RNA RECOGNITION MOTIF

This motif defines a domain found in many proteins that recognize single-stranded RNA sequences. The RNA-binding site is formed by a four-stranded β-sheet on one face of the domain that contains the highly conserved RNP1 and RNP2 motifs.

KH DOMAIN

An evolutionary conserved RNA-binding domain, which was originally identified in the human hnRNPK protein, and that recognizes single-stranded RNA sequences. Many RNA-binding proteins contain multiple copies of the KH domain.

MITOCHONDRIAL CLOUD

Also known as the Balbiani body. An aggregate of mitochondria surrounded by electron-dense material that forms next to the nucleus of pre-vitellogenic amphibian oocytes. It subsequently moves to the vegetal pole of the oocyte, where it is thought to have a central role in the assembly of germ plasm.

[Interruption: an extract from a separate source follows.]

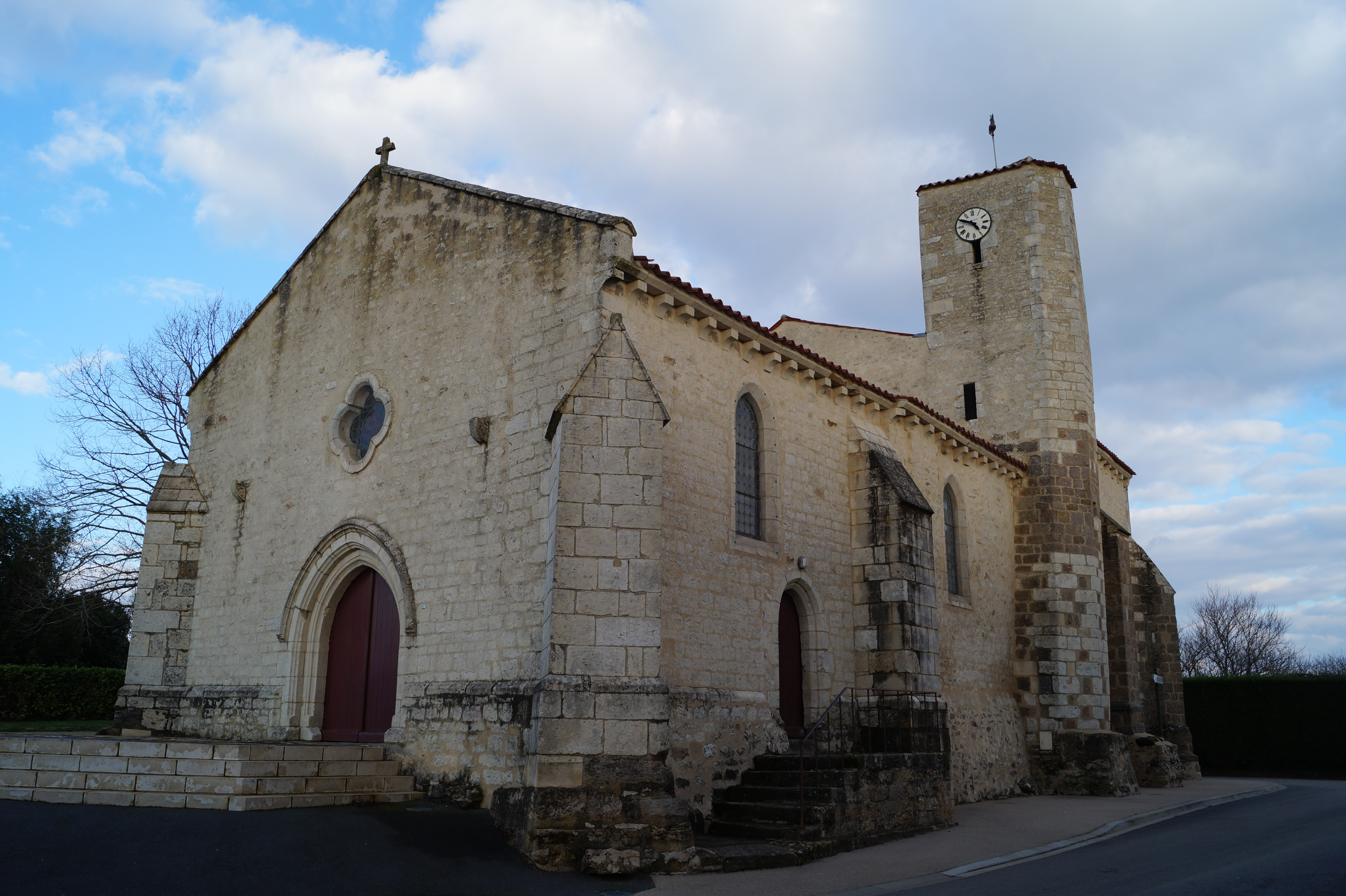 L’église Saint-Martin de Saint-Martin-des-Fontaines.

RIBONUCLEOPROTEIN (RNP) COMPLEX

A complex of protein and RNA.

EXON JUNCTION COMPLEX

(EJC). A protein complex that is deposited as a consequence of pre-mRNA splicing 20–24 nucleotides upstream of splicing-generated exon–exon junctions of newly synthesized mRNA. The EJC is required for efficient nuclear export, nonsense-mediated mRNA decay in mammals and the posterior localization of oskar mRNA.

hnRNP

(Heterogeneous nuclear ribonucleoprotein). A group of >20 proteins that associate with high-molecular-weight nuclear RNA. Some hnRNP proteins, such as members of the hnRNPA/B family, shuttle in and out of the nucleus, whereas others are strictly nuclear.